The model was found to have:
"The ability to construct a model with elements varying in size to suit the features being modelled permitted flow behaviour to be simulated realistically and at a level of local detail that structured grid models cannot practically reproduce"

ANUGA has been used to assess the likely difference in tsunami amplification and dissipation between different characteristic coastal embayments, coastal entrances and estuaries The results showed that:
"for large embayments, the wave run-up can be amplified by a factor six in comparison to the amplitude at the model boundary. For small embayments, the amplification is dependent on the location of the ocean water line, or tidal stage"
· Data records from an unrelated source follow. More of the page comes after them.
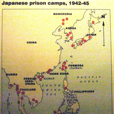 廣布東亞的集中營, 包括在臺灣的4座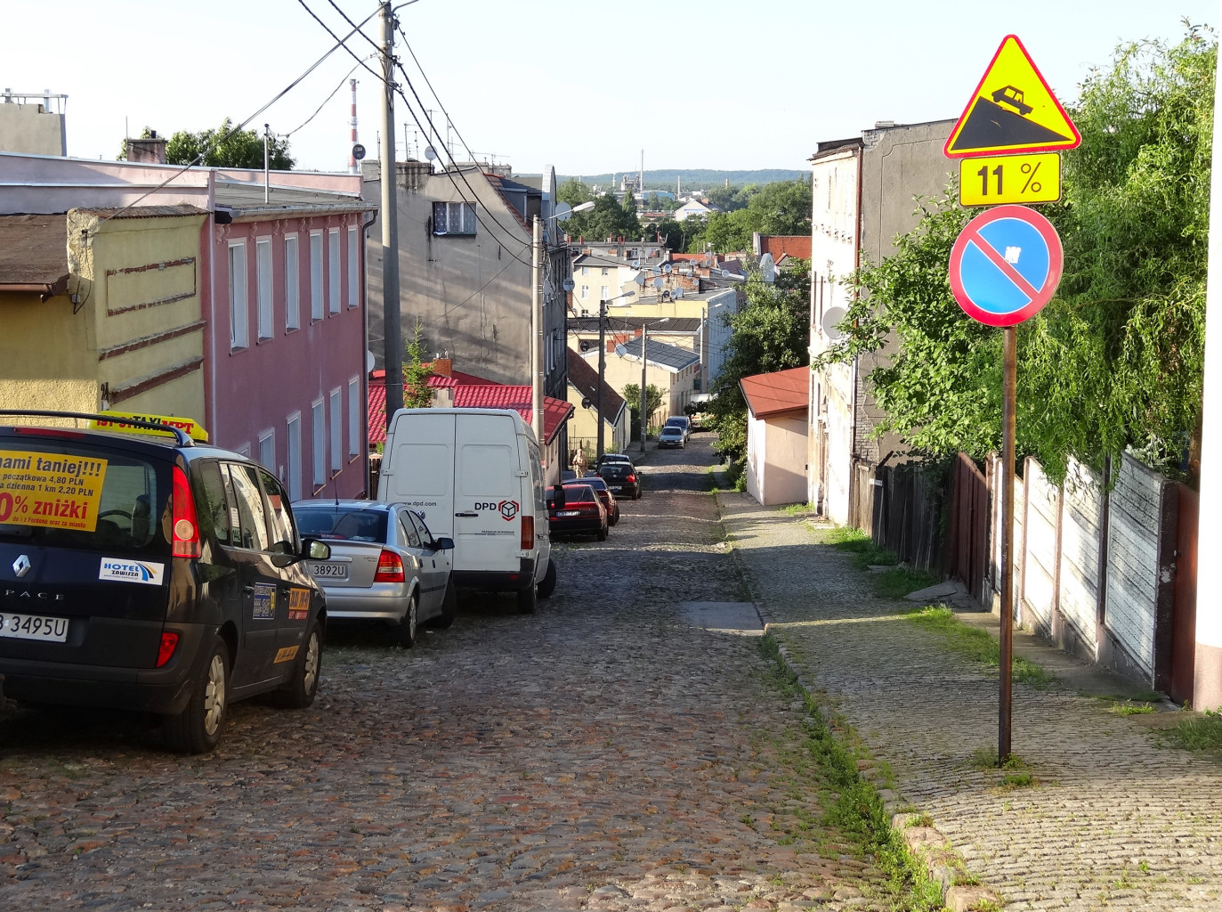 Ulica Różana na osiedlu Wilczak w Bydgoszczy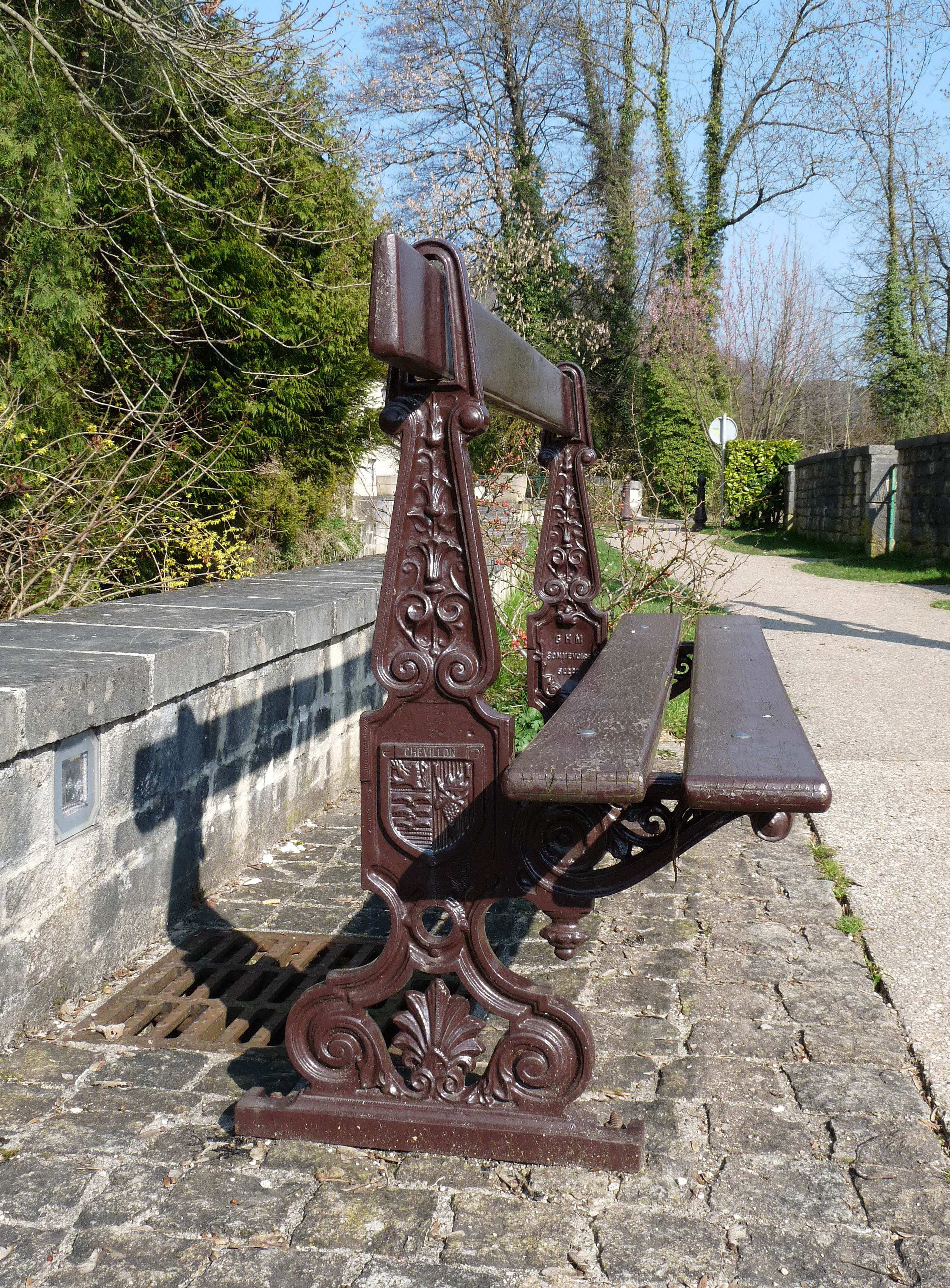 Banc public en fonte à Chevillon (Haute-Marne), réalisé par GHM (Sommevoire).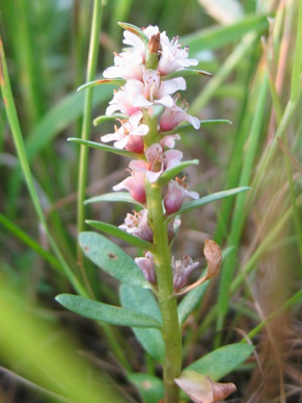 Strand-Milchkraut Glaux maritima, Zingst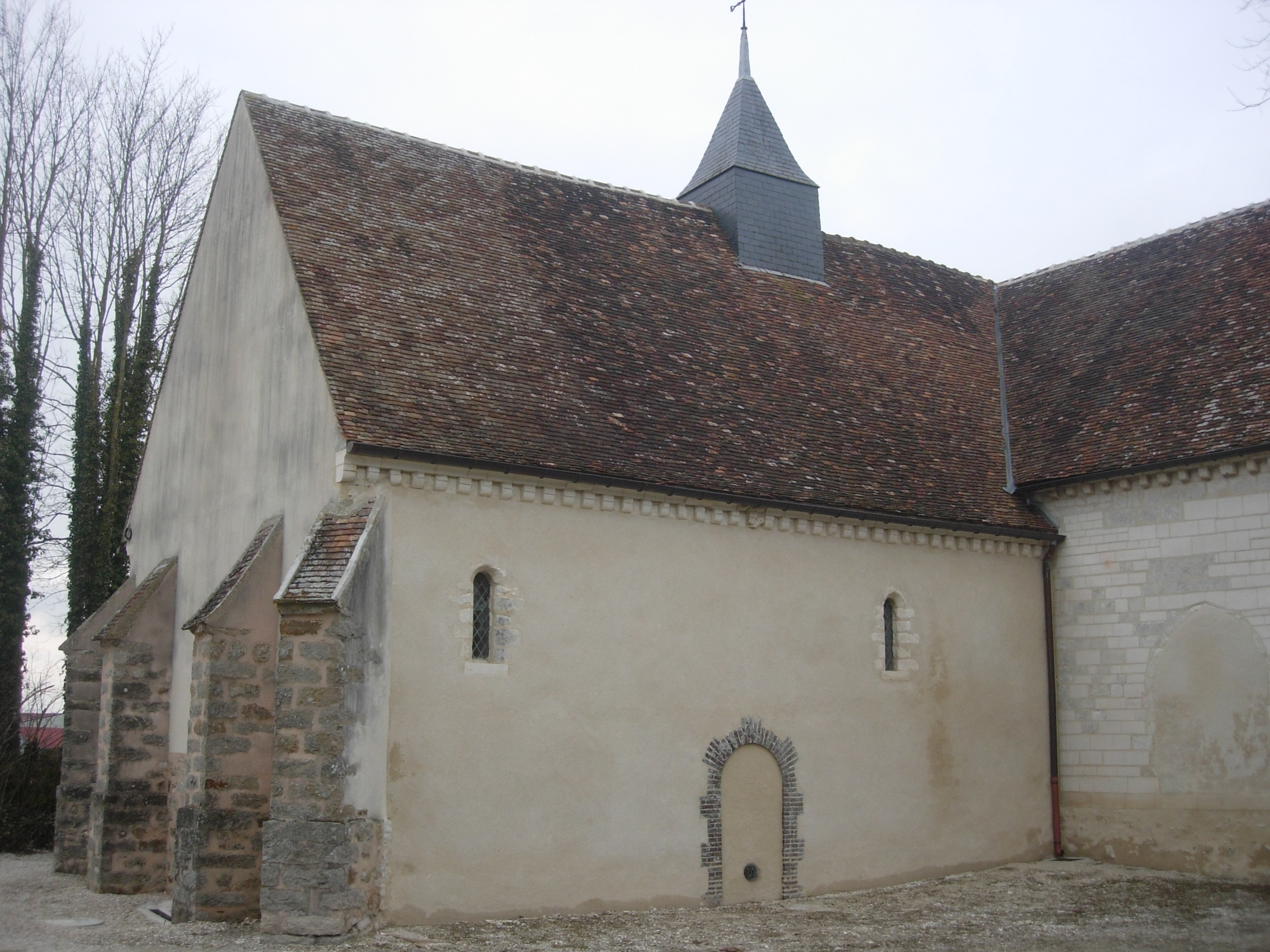 Eglise d'Echemines (Aube - France)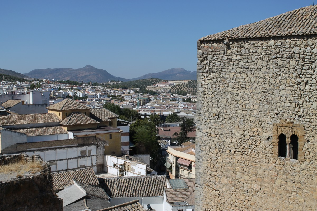 Vista de Priego de Córdoba (España).

In 2005, ANUGA was used to demonstrate the capability to simulate inundation of an urban coastal city as part of the Catastrophic Disasters Working Group activity in 2005 by the Attorney Generals Department and Geoscience Australia for the then Australian Emergency Management Committee.
In 2007 after the addition of the initial Rainfall forcing function by Ole Nielsen and Rudy VanDrie it was used to model the Macquarie Rivulet Catchment and then the Entire Lake Illawarra Catchment.
From that time on it has been used to model thousands of catchments in Australia, Germany, Mozambique, Indonesia, Brazil, Mauritius, Reunion Island and many other localities.
In 2013, researchers used ANUGA to replicate work done by Dr. Brett Sanders to model the 1928 St Francis Dam Break. ANUGA was not only able to replicate the arrival times of the flood wave, but also appeared to more realistically capture the extreme sloshing behaviour immediately down stream of the dam in the tortuous valley. https://www.mssanz.org.au/modsim2013/A4/mungkasi.pdf
From 2013 to 2016 an Australian National Disaster Resilience Program (NDRP) project resulted in a "Flood Modelling Framework for the ACT" which modelled the entire 9400km2 in 2D using radar rainfall applied directly to the computational mesh. This project was nominated for an award by the ACT government.
The largest known catchment model using direct rainfall in a full 2D model to date is around 85,000km2 being a portion of the Condamine-Balonne River in Australia.
 In 2015 Researchers in Brazil used ANUGA to model "DESFORESTATION IMPACTS ON THE WATER FLOW PROPAGATION FOR THE LOW AMAZON FLOODPLAIN"
 in 2015-2016 Department of Economic Development, Jobs, Transport and Resources, Tatura, Victoria used ANUGA to model Irrigation Bays, concluding that: ".... Physical (hydrological) models and crop growth models are both applied, and can be run in conjunction with each other. As an example, the ANUGA 2Dimensional surface-water flow model has been adapted for testing border-check irrigation bay design. An infiltration algorithm has been included, using the Modified Kostiakov (MK) equation, which calculates infiltration as a function of ponding time. Following the revision, the ANUGA model successfully simulated border-check surface irrigation, and was used in Smarter Irrigation for Profit to help assess drainage options for irrigated dairy pastures"  Refer: https://www.crdc.com.au/sites/default/files/Smarter%20Irrigation%20for%20Profit%20Snapshot.pdf
 In 2017 Researchers at the University of Colorado used ANUGA to model erosion and sediment transport and the effects of vegetation drag, resulting in formulating new operators stating that: "These operators are used to simulate the erosion, transport, and deposition of sediment across the domain, and the effects of vegetation drag on the flow." https://www.hydroshare.org/resource/90cfc292f1cc4b6c96c66265a992b759/

Awards and exposure 

ANUGA has been used to understand tsunami risk to the Western Australia coastline and the results of this work are being utilised by emergency managers and the Department for Planning and Infrastructure in Western Australia.  In 2007 this work received the Asia-Pacific Spatial Excellence Award and the Emergency Management Australia Safer Communities Award. In June 2009, ANUGA was featured in a special episode on the Australian TV program The New Inventors: Dealing With Disasters.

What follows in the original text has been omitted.